Now similarly, let's try image queries. Using the interactive cell widget, you could:
-  Upload your query image using the Upload button.
-  Select the number of results with the highest search similarity to view `top_k`.

For example, we will upload a puppy photo as our image query, and we expect the vector search to return puppy images from the vector space. 

In [None]:
interact_manual(image_query, query=FileUpload(multiple=False), top_k=IntSlider(min=1, max=50))

You are expected to see puppies when you click the `Run Interact` button to start the vector search.

## Create a Vector Search Analogy

A surprising property of vectors is that analogies can often be solved with vector arithmetic. Taking `dog is to puppy as a cat is to kitten` as an analogy, we could use the vector difference *puppy vector - dog vector* as an analogy vector to modify the vector search output for the *cat* query from returning images of cats as we saw in the *Part 2* above to returning images of kittens instead. The arithmetic equation that governs such an analogy can be represented as **puppy - dog + cat = kitten**.

To construct an analogy, you need three components:
1. The *start* of the analogy, in this example, is **Dog** 
2. The *end* of the analogy, in this example, is **Puppy**
3. The *query* to apply the analogy on, in this example, is **Cat**

Here, from the analogy *start* and *end* components, we can see the relation is Adult(dog) to Baby(puppy). Therefore we expect to get a kitten when we apply this analogy to the *Cat* query. Let's try that together:

First, let's add few helper functions to our notebook:

1. Apply analogy and perform the query vector search in vector space `analogy`.
2. Handler to apply text-based analogy `text_analogy`.
3. Handler to apply image-based analogy  `image_analogy`.


In [None]:
def analogy(query, start, end, modality, top_k):
    
    result = requests.post("%s/analogy" % vecto_base_url,
                           data={'vector_space_id': vector_space_id, 'modality': modality, 'top_k': top_k},
                           files={'query': query, 'from': start, 'to': end},
                           headers={"Authorization":"Bearer %s" %token})
    
    results = result.json()['results']
    display_results(results)

In [None]:
def text_analogy(query, start, end, top_k=10):
    analogy(io.StringIO(query), io.StringIO(start), io.StringIO(end), 'TEXT', top_k)

def image_analogy(query, start, end, top_k=10):
    analogy(
        io.BytesIO(query[0]['content']),
        io.BytesIO(start[0]['content']),
        io.BytesIO(end[0]['content']),
        'IMAGE',
        top_k
    )

Now all is ready, let's see if our analogy is working. 

First, let's start with some text analogy.

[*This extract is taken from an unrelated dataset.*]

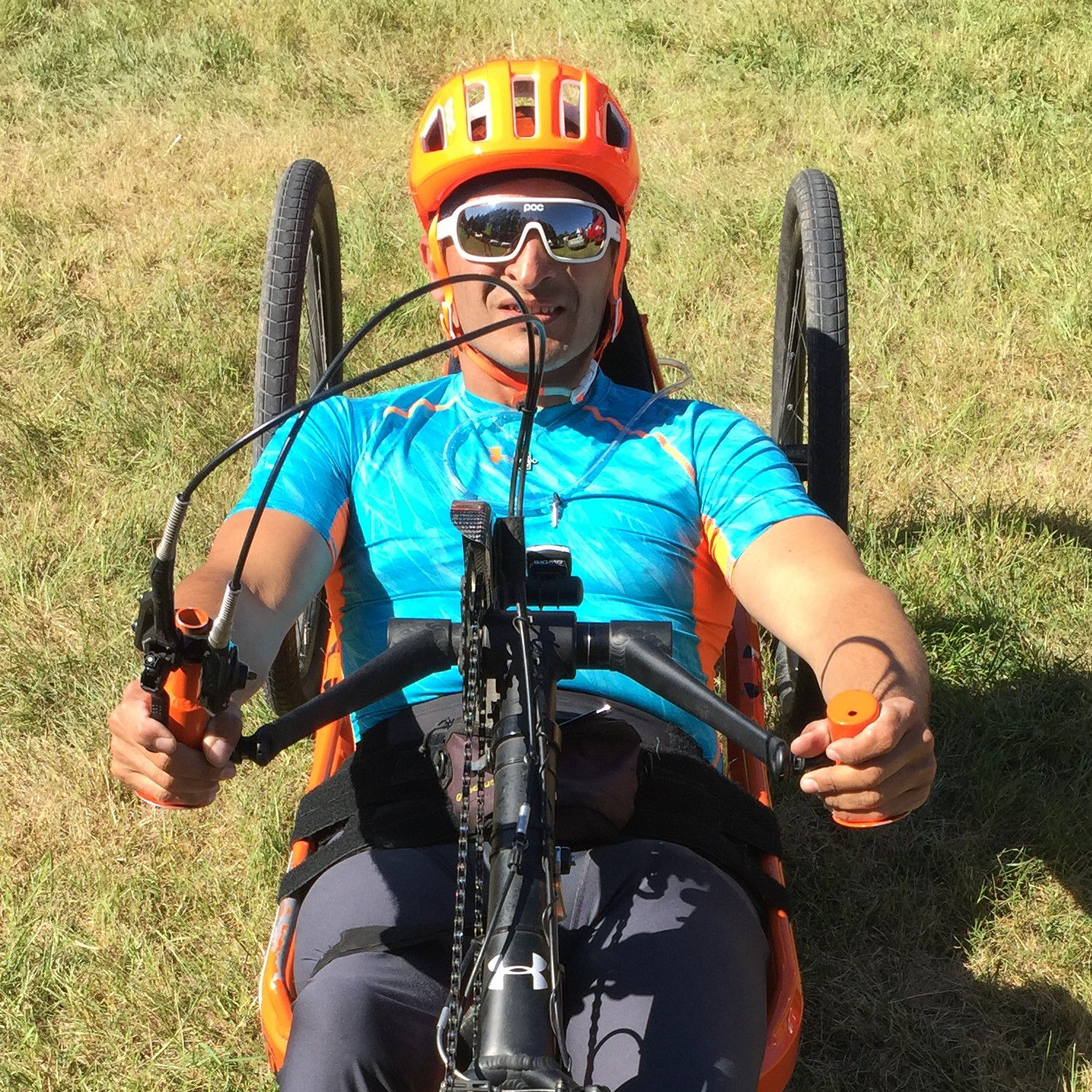 Pavel Děcký - handicapovaný sportovec na handbiku.

Using the interactive cell widget, you could:
-  Type analogy *start*, *end* and query text in the available text boxes.
-  Select the number of results with the highest search similarity to view `top_k`.

Following our explained example, we will type *cat* as a query, *dog* as a start and *puppy* as an end, and we expect the vector search to return kitten images from the vector space.    

In [None]:
interact_manual(text_analogy, query="cat", start="dog", end="puppy", top_k=IntSlider(min=1, max=50))

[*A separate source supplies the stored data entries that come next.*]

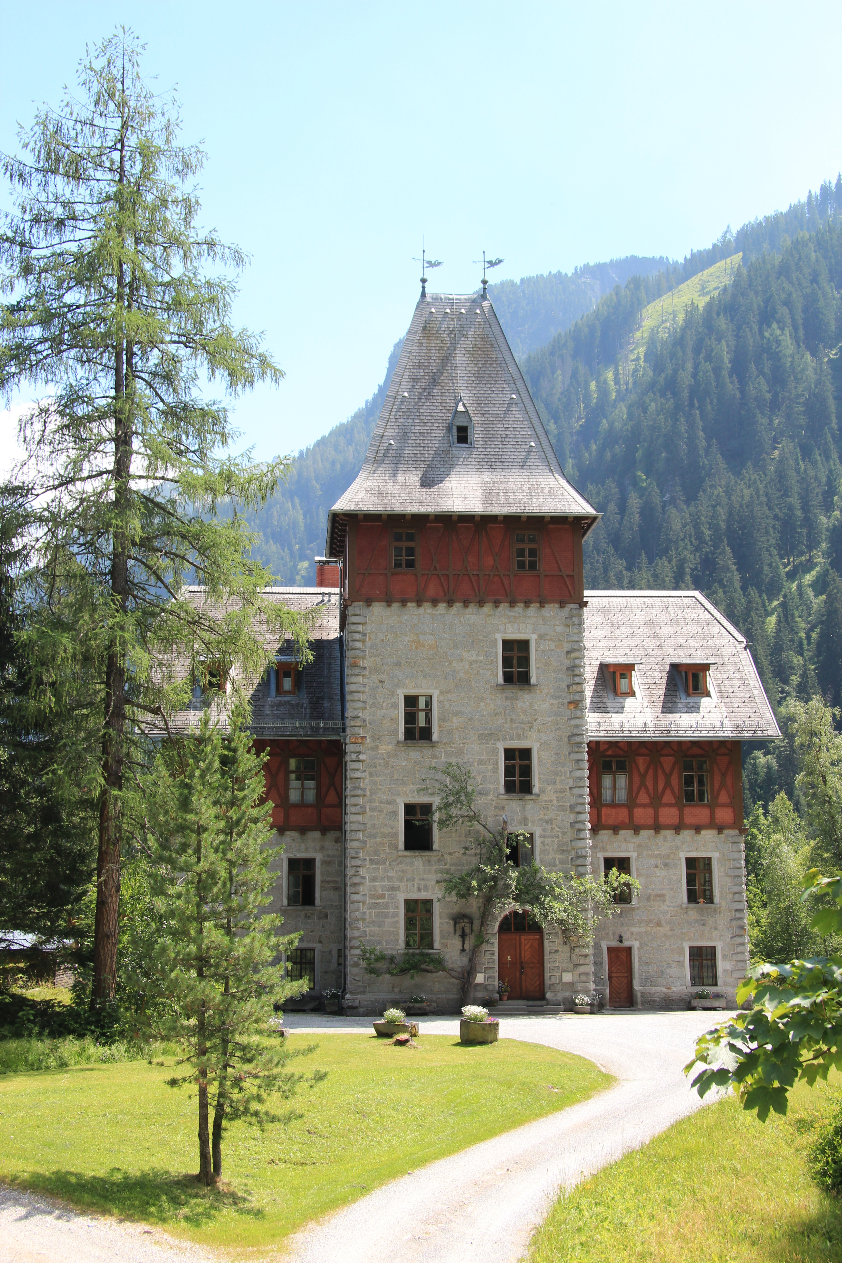 Böckstein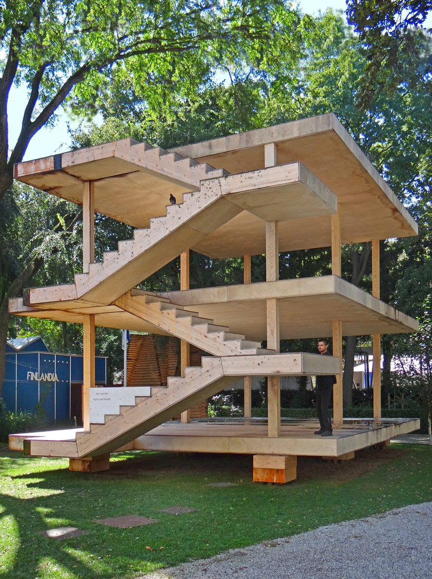 La maison Dom-ino dans les Giardini à Venise dessin original : Le Corbusier Reconstruction en bois : AA school of Architecture, London La maison Dom-ino a été conçue par Le Corbusier en 1914 dans le but de fournir des solutions simples pour reconstruire rapidement les maisons détruites par la guerre. Il s'agit d'un système de construction en béton, sans fondation, composé de poteaux portant des planchers et reposant sur de petits blocs. La trame permet de composer librement façades et plans. On connait le succès de cette solution architecturale en béton qui apparaît comme la graine du style international mais dont les usages détournés, pour ne pas payer les impôts, ont terriblement dégradé les villes et campagnes de nombreux pays du sud. A ce sujet, la biennale d'architecture présente à l'Arsenal une version inattendue d'une maison de type Dom-ino construite en Sicile dans laquelle, l'escalier a été placé à l'intérieur afin de passer pour une citerne sur une vue aérienne et de ne pas payer les taxes liées à une maison d'habitation (les contrôleurs des impôts ne se déplaçaient pas sur le terrain pour vérifier ! ). Site de la fondation Le Corbusier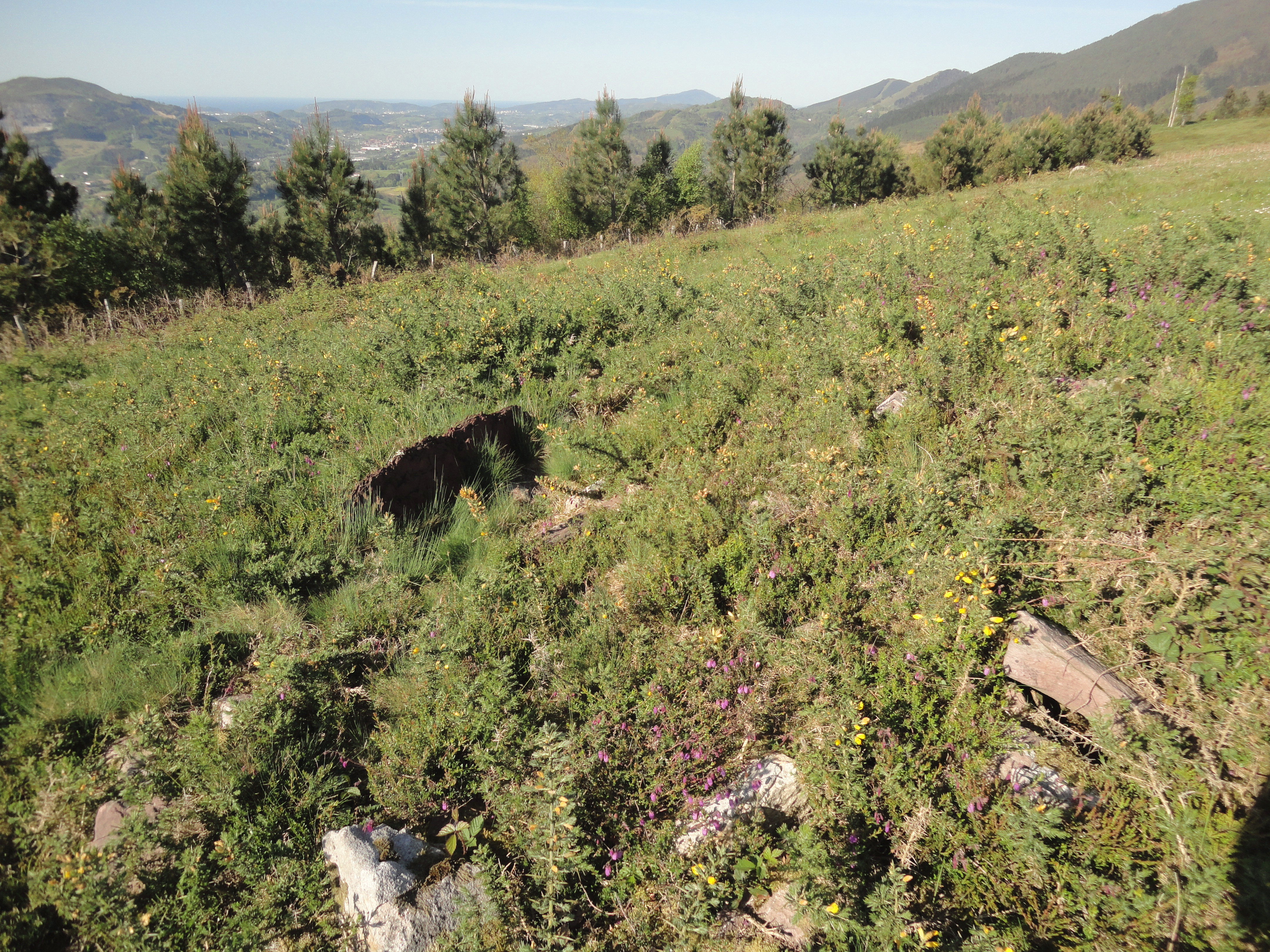 Oindolar II trikuharria

You are expected to see kittens when you **query** is *cat* and set the analogy **start** and **end** to *dog* and *puppy*, respectively. Click the `Run Interact` button to start the vector search with the analogy.

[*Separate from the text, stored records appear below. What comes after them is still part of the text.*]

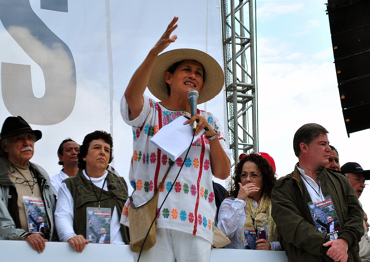 Jesusa Rodríguez como oradora de la "Marcha-mitin en defensa del petróleo" en el Monumento a Colón en la ciudad de México.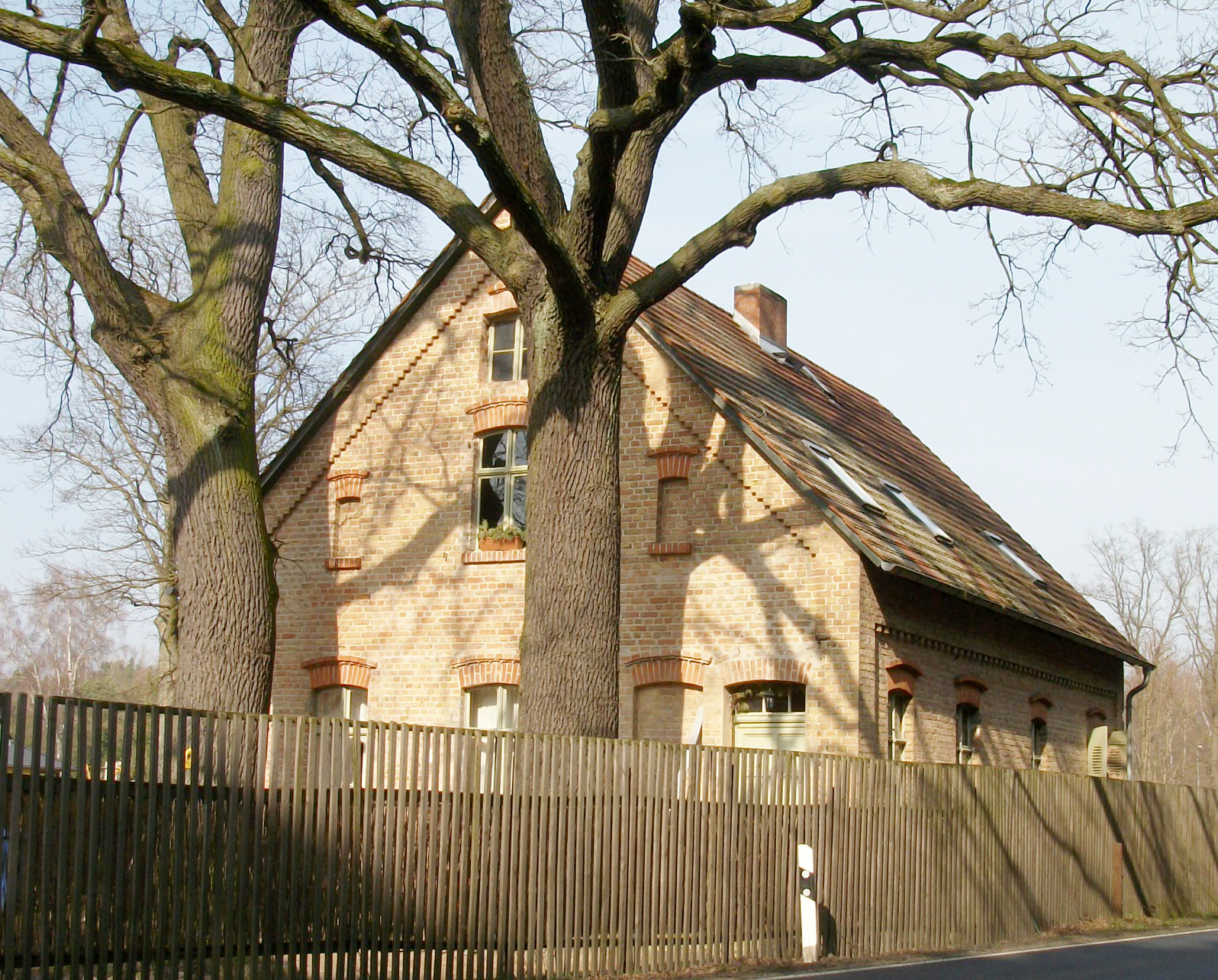 ehemalige Chausseegeld-Hebestelle, Denkmalschutz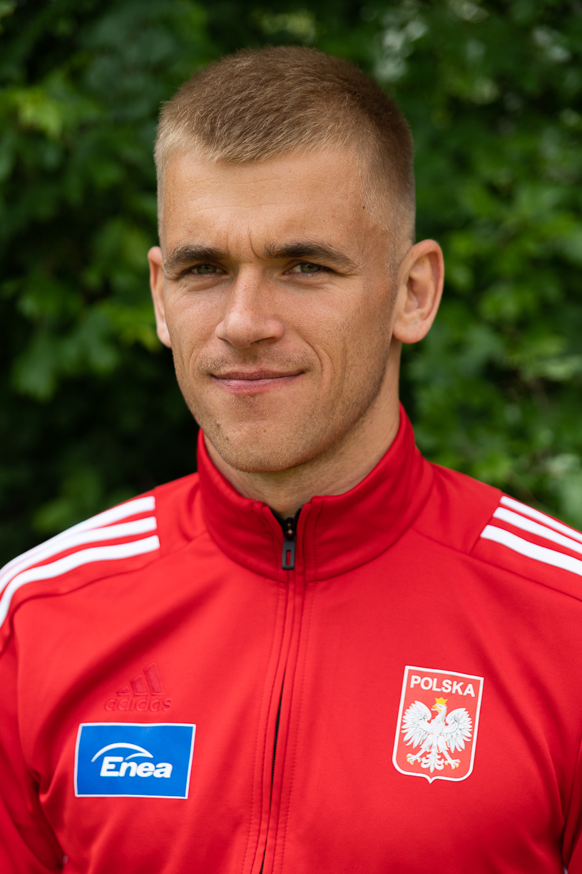 Polski wioślarz Michał Szpakowski w 2019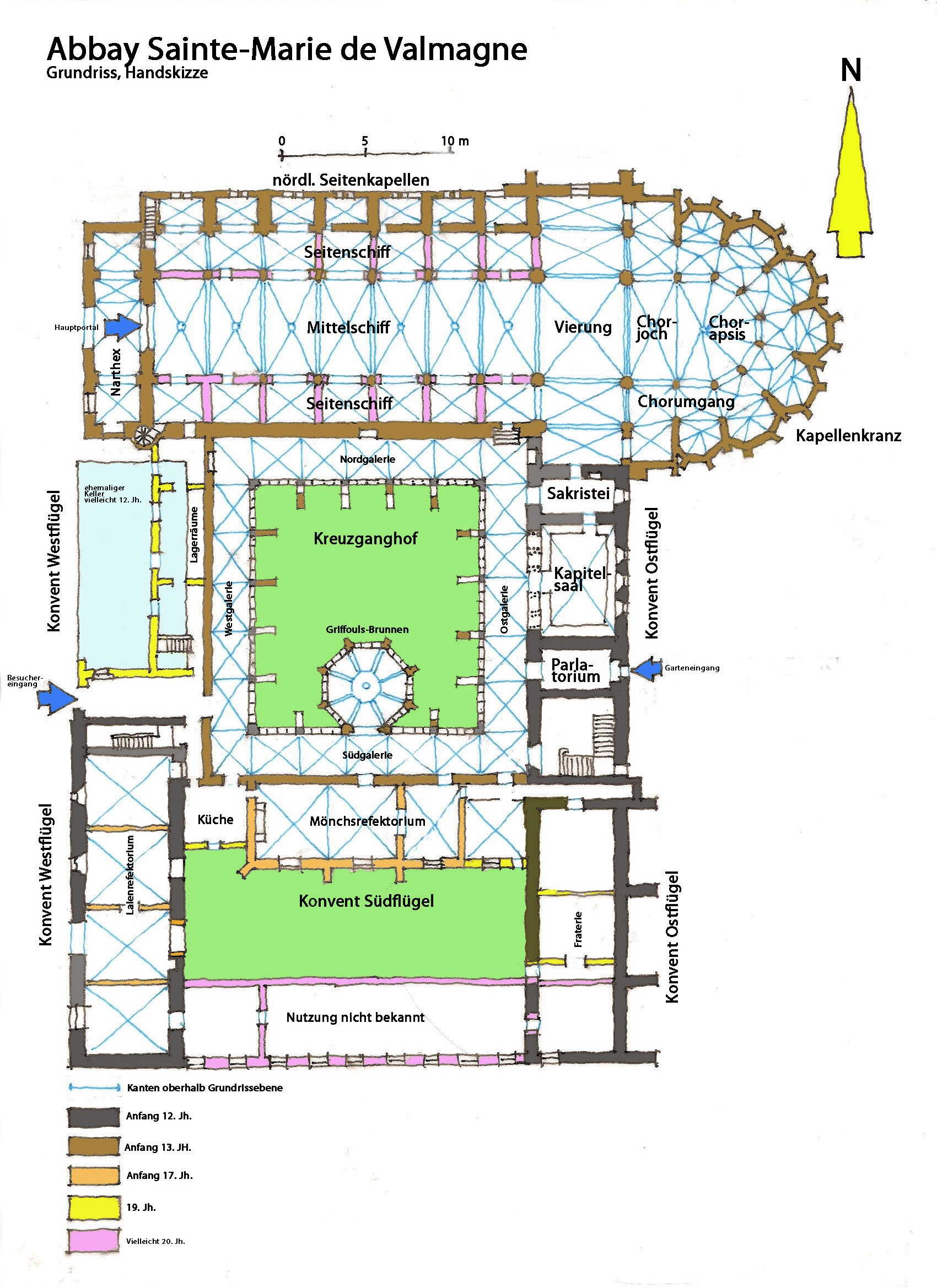 Abbaye de Valmagne, Grundriss, Erdgesch0oss, Handskizze

Now similarly, let's construct the analogy using images.

Using the interactive cell widget, you could:
-  upload images for analogy *start*, *end* and query image using the upload button for each field.
-  Select the number of results with the highest search similarity to view `top_k`.

We will upload the *cat* image as a query, *dog* image as a start and *puppy* image as an end, and we expect the vector search to return kitten images from the vector space.  

In [None]:
interact_manual(image_analogy, query=FileUpload(multiple=False), start=FileUpload(multiple=False), end=FileUpload(multiple=False), top_k=IntSlider(min=1, max=50))

Click the Run Interact button to start a vector search with the analogy.

In this tutorial, we have learned how to set up a Vecto working environment, create vector space using a given dataset, perform vector search queries, and construct a simple analogy.